Ubocznie Sąd zważył przy tym, że stanowisko pozwanego ubezpieczyciela w tej kwestii, w prowadzonym przez 2 lata postępowaniu likwidacyjnym, było labilne i wewnętrznie sprzeczne. Początkowo ubezpieczyciel wcale nie likwidował szkody przy przyjęciu zasady proporcjonalnej odpowiedzialności z tytułu niedoubezpieczenia, o czym przekonuje fakt, że dopiero niemal po roku, w wyniku oczywiście zasadnej interwencji Rzecznika Ubezpieczonych związanej z bezpodstawnym nieuznawaniem przez pozwanego swojej odpowiedzialności za część mieszkalną budynku powódki, w maju 2011 r. podniósł ten argument i starał się przyporządkować dotychczas wypłacone uposażonej kwoty do tej zasady, czyniąc to niezbyt skutecznie (pozostała w wyniku takich rozliczeń nadpłata, nie wiadomo skąd? i dlaczego?), co jednoznacznie wskazuje na wtórny charakter takiego stanowiska ubezpieczyciela, broniącego się przed swoją pełną odpowiedzialnością, przy stwierdzonej opieszale i wadliwie prowadzonej likwidacji szkody powódki.
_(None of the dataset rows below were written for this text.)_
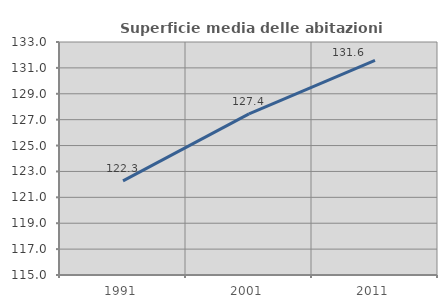
| Category | Superficie media delle abitazioni occupate |
|---|---|
| 1991.0 | 122.27 |
| 2001.0 | 127.444 |
| 2011.0 | 131.588 |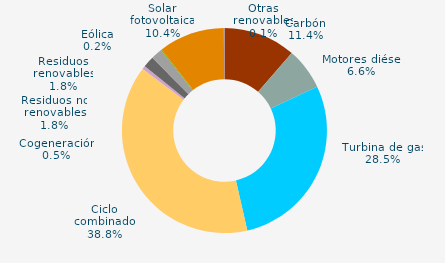
| Category | Series 0 |
|---|---|
| Carbón | 11.383 |
| Motores diésel | 6.579 |
| Turbina de gas | 28.463 |
| Ciclo combinado | 38.837 |
| Generación auxiliar | 0 |
| Cogeneración | 0.544 |
| Residuos no renovables | 1.765 |
| Residuos renovables | 1.765 |
| Eólica | 0.17 |
| Solar fotovoltaica | 10.393 |
| Otras renovables | 0.101 |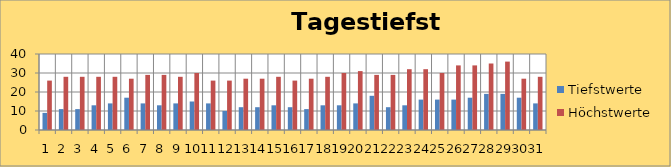
| Category | Tiefstwerte | Höchstwerte |
|---|---|---|
| 0 | 9 | 26 |
| 1 | 11 | 28 |
| 2 | 11 | 28 |
| 3 | 13 | 28 |
| 4 | 14 | 28 |
| 5 | 17 | 27 |
| 6 | 14 | 29 |
| 7 | 13 | 29 |
| 8 | 14 | 28 |
| 9 | 15 | 30 |
| 10 | 14 | 26 |
| 11 | 10 | 26 |
| 12 | 12 | 27 |
| 13 | 12 | 27 |
| 14 | 13 | 28 |
| 15 | 12 | 26 |
| 16 | 11 | 27 |
| 17 | 13 | 28 |
| 18 | 13 | 30 |
| 19 | 14 | 31 |
| 20 | 18 | 29 |
| 21 | 12 | 29 |
| 22 | 13 | 32 |
| 23 | 16 | 32 |
| 24 | 16 | 30 |
| 25 | 16 | 34 |
| 26 | 17 | 34 |
| 27 | 19 | 35 |
| 28 | 19 | 36 |
| 29 | 17 | 27 |
| 30 | 14 | 28 |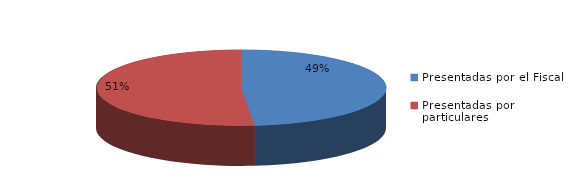
| Category | Series 0 |
|---|---|
| Presentadas por el Fiscal | 131 |
| Presentadas por particulares | 139 |

W procesie ustalono wysokość szkody majątkowej powódki, w budynku na jej nieruchomości, w wyniku zdarzenia szkodowego objętego umową stron, na kwotę 142805,- zł. Jak wskazał powódce ubezpieczyciel, w ramach kwot wypłacanych jej (po wielokrotnych odwołaniach) w postępowaniu likwidacyjnym na poczet likwidacji szkody w budynku zaliczył sumę łączną 66403,21 zł. Na podstawie przywołanych przepisów należało, zatem zasądzić różnicę podanych kwot, celem pełnej kompensaty szkody powódki zgodnie z zawartą w dniu 2.01.2010 r. umową.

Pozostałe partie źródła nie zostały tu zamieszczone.